Our consortium uses forward genetic methods to identify genes that are essential for the mammalian immune response, and to determine their functions relative to one another. The current approach entails the induction of thousands of random germline point mutations on a defined genetic background (C57BL/6) using N-ethyl-N-nitrosourea (ENU), the phenotypic screening of many thousands of mice for specific defects of immunity, and the positional cloning of those transmissible mutations that are detected. Over time, the effects of millions of point mutations that affect coding sense may be probed. In terms of throughput, the ENU mutagenesis effort now underway is among the largest in the world, and presently the only one primarily devoted to the deciphering of innate immunity. The list of transmissible mutations is available on the Mouse Mutants web site. For more detailed description of these studies see our forward genetics page.
Forward Genetics
Forward genetics, coupled with ENU mutagenesis, provides an
unbiased method to identify genes based on observed phenotypes. This method, coupled with well-designed screening
assays, has led to the identification of many genes with previously unknown immunological functions.
Screens may be designed to reveal genes that confer either susceptibility or resistance to infectious challenge.

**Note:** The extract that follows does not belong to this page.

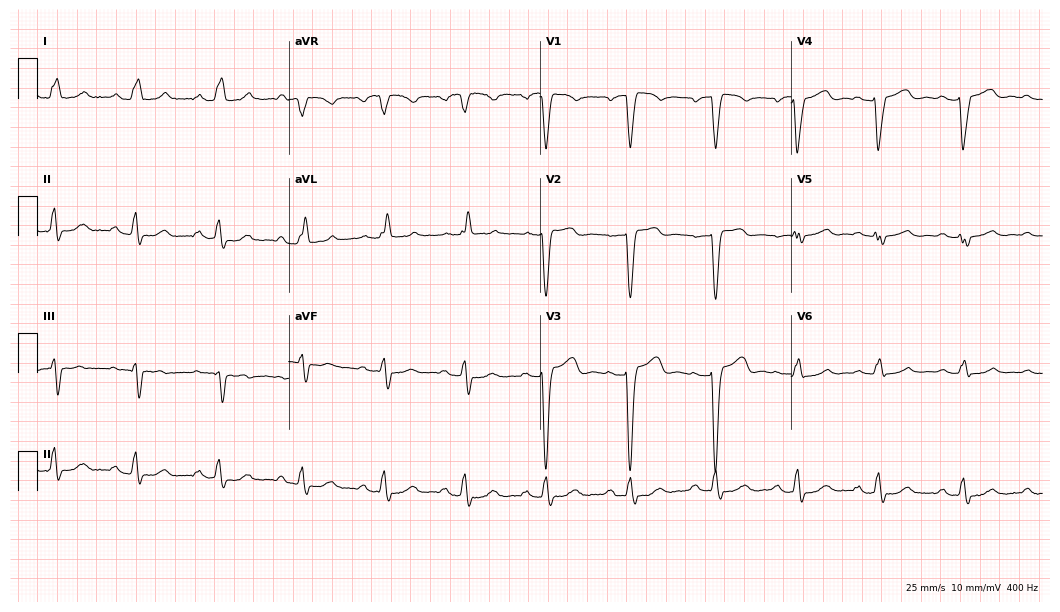
12-lead ECG from a woman, 67 years old. Findings include first-degree AV block, left bundle branch block.

In addition to revealing unknown genes, ENU mutagenesis can also reveal novel functions for known genes. Because it is a point mutagen, ENU creates many different shades of phenotypic change: null mutations, hypomorphic mutations, hypermorphic mutations, and neomorphic mutations have all been reported. Where a knockout allele may cause embryonic lethality, it is commonly observed that alleles produced by ENU can be viable and informative. Indeed, it is likely that all genes have viable variant alleles.
ENU mutagenesis offers additional advantages over knockout mice. ENU produces mutations on a defined genetic background; by contrast, most knockout mice are produced on a mixed background and even after extensive backcrossing to a defined strain, the congenic interval that contains the knockout mutation also contains a large number of other mutations with undefined effects. Moreover, knockout and gene trap alleles can (and often do) influence the behavior of neighboring loci. For these reasons, ENU mutant mice provide better raw material than knockout mutations for systems biology studies, including microarray and proteomic analysis. Each center for mutagenesis has an impressive track record in the production and isolation of germ-line mutations affecting various aspects of immunity. The TSRI and ANU facilities each currently produce far more germline mutations than any other ENU mutagenesis facilities in the world. They are also the only two ENU mutagenesis programs in the world that focus entirely on immunological phenotypes.
At TSRI, more than 87,000 germline mutant mice have been produced and subjected to various screens. Among these are 62,000 G3 mice, derived from more than 7,000 G1 animals. These have collectively sustained more than 100,000 homozygous coding changes compatible with survival to the age of weaning. The full list of available mutants may be found at mutagenetix.scripps.edu.
At ANU, several thousand pedigrees of G3 animals have been systematically screened for important immunological traits including: flow cytometric screens of lymphocyte subsets; induced antibody responses to Bordetella pertussis, haptenated proteins, and polysaccharides; immunohistological organization of lymphoid tissues; susceptibility to systemic lupus; and susceptibility to type 1 diabetes. To date, the ANU group and its collaborators have mapped 49 new strains to specific chromosomal intervals and identified the mutated gene in 74% of these. These have revealed entirely new pathways and genes, such as the Roquin gene which regulates autoimmunity, follicular helper T cell formation, and ICOS expression at the level of mRNA stability.